3 minute read

Section 3 SOCIAL NORMS AND MEASUREMENT FRAMEWORKS

Canada has done little to explicitly combat gender stereotypes and norms around care work. The federal government should be commended for converting Status of Women Canada into a full government department, Women and Gender Equality Canada. The incorporation of gender-based analysis plus (GBA+) into the budgeting process has also been a welcome development. However, there are no explicit government policies aimed at increasing awareness of gender norms and care work through education or public campaigns, nor aimed at preventing the proliferation of gender stereotypes in advertising. Combating gender stereotypes and norms, which is essential to eliminating gender inequality, is not listed in the mandate of Women and Gender Equality Canada, nor any other government department.78

In addition to supporting other government departments to ensure their policies do not promote gender inequality, Women and Gender Equality Canada also works with community organizations to combat harmful gender stereotypes. However, an explicit mandate to address gender stereotypes, especially around care work, and a commitment to coordinate action at scale through education policy and public awareness campaigns could have transformational effects.

Although there is no federal policy to address gender stereotypes in advertising and media, industry bodies have set up self-regulating standards. The Canadian Code of Advertising Standards prohibits discrimination based on sex and gender identity and the media’s Equitable Portrayal Code prohibits “unduly negative stereotypical material” with regard to gender.79 These efforts by industry groups are commendable, however, they exist to fill a gap left by the federal government’s lack of regulation. These industry bodies have little power to reprimand actors who publish ads or media containing harmful stereotypes and investigations are only conducted in response to public complaints. Deciding what media and ads are acceptable should be a matter of democratic deliberation, not a decision made by industry groups.

Gender stereotypes and norms around care work are contributing factors to gender inequality and gender-based violence.

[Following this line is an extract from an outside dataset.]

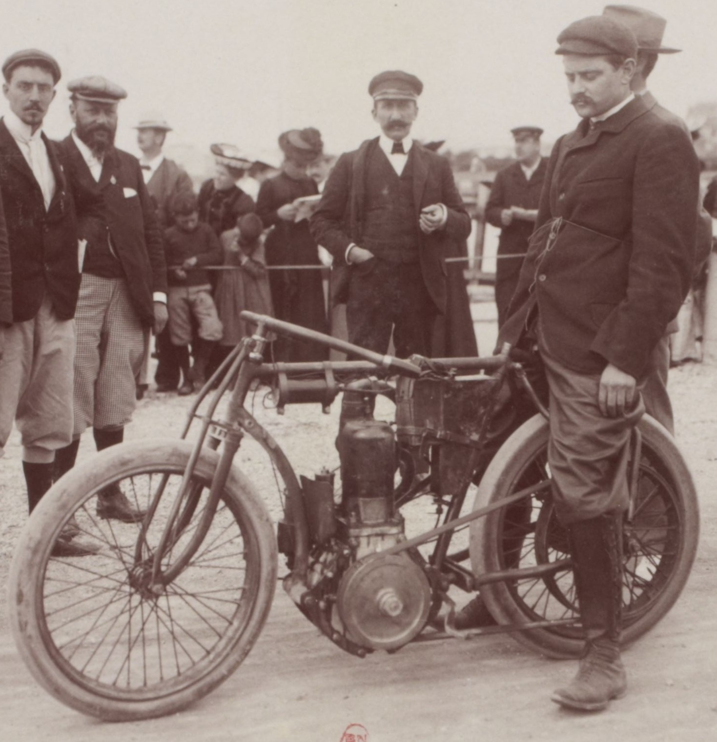 [Collection Jules Beau. Photographie sportive] : T. 19. AnnÃ©e 1902 / Jules Beau : F. 12v. [Le KilomÃ¨tre, Deauville, 26 aoÃ»t 1902]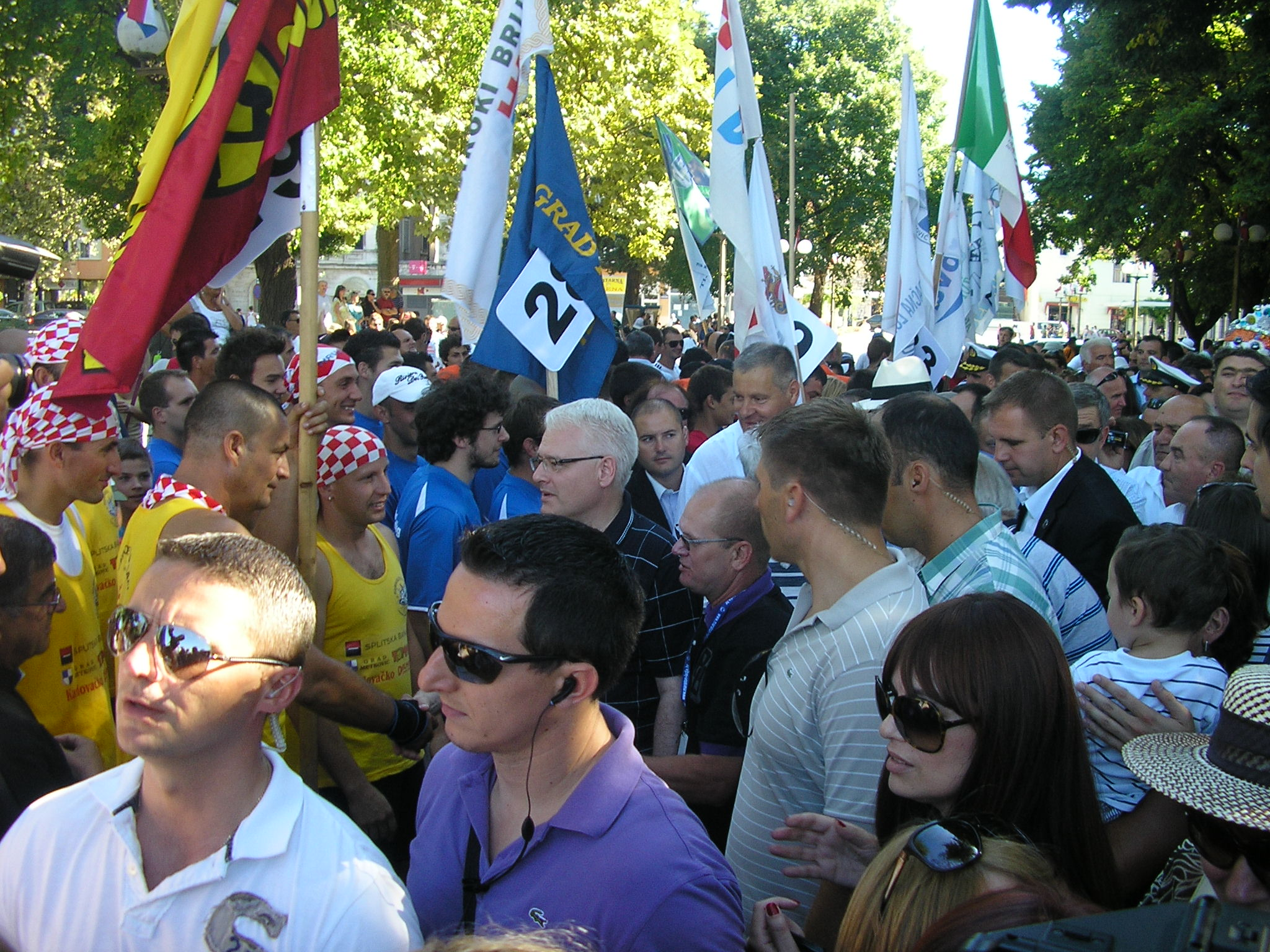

Gender norms that portray women as caretakers contribute to unequal participation in the workforce and higher pay in jobs typically occupied by men, leading to the gender pay gap. Gender-based violence is often used to reinforce the power differences and maintain the gender hierarchies that are learned early in our patriarchal society. Establishing explicit education policies to help children identify and unlearn gender stereotypes would help transform this patriarchal system. Educational policy is a provincial responsibility in Canada, but federal leadership could be shown by developing curricula to combat gender stereotypes and tying transfer payments to provincial implementation plans.

Understanding the gendered division of care work is not possible without high-quality data. Statistics Canada has conducted a time-use survey that allows for the estimation of time spent doing paid and unpaid care work every five to seven years since 1986. This is an invaluable resource for understanding the gendered division of care in Canada. Unfortunately, the most recent wave of this survey, conducted in 2015, did not collect sufficient data for racialized groups and Indigenous peoples to allow for an examination of the care workload for racialized or Indigenous women.80

Although it is not yet complete, the Department of Finance and Statistics Canada are working together to develop a national measurement framework to monitor progress toward improving well-being.81 This work is encouraging and should be developed with an intersectional lens and an emphasis on valuing care work and other aspects of well-being missing from typical statistics. The draft set of indicators does include time use although it is not clear whether the gendered and racialized division of the care workload will be explicitly considered.

Canada has endeavoured to establish itself as a feminist leader in applying intersectional analysis to its policy development by requiring that all federal departments apply GBA+ to government policy. Unfortunately, the implementation of GBA+ has left much to be desired. It has been critiqued for narrowing the goals of feminist movements and for failing to fully integrate an intersectional approach.82 Even if one accepts the limitations of the government’s GBA+ approach, the Auditor General concluded that the ”government does not know whether its use of GBA+ is achieving better gender equality outcomes.”83 In sum, although the federal government has made progress on collecting data around care work and gender inequality, there is still a long way to go to improve disaggregated data collection for groups experiencing intersecting axes of marginalization and to use this data to inform policy development and evaluation.